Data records
Segment Open

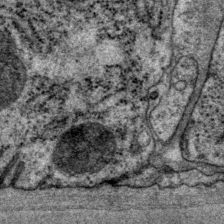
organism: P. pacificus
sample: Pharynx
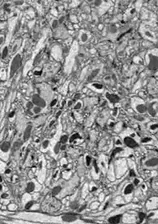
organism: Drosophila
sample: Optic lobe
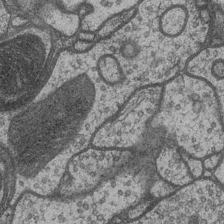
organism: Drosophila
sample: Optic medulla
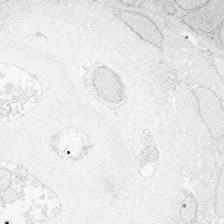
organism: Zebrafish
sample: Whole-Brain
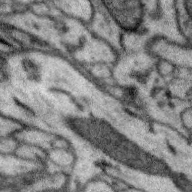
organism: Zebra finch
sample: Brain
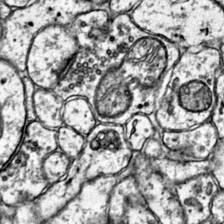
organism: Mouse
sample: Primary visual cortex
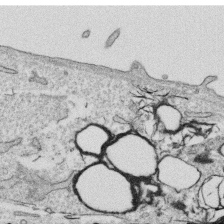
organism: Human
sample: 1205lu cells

Segment Closed

What is required
Since the copy must exclude the pictures, transcribe only the text of the records, word for word.

Task answer
organism: P. pacificus
sample: Pharynx
organism: Drosophila
sample: Optic lobe
organism: Drosophila
sample: Optic medulla
organism: Zebrafish
sample: Whole-Brain
organism: Zebra finch
sample: Brain
organism: Mouse
sample: Primary visual cortex
organism: Human
sample: 1205lu cells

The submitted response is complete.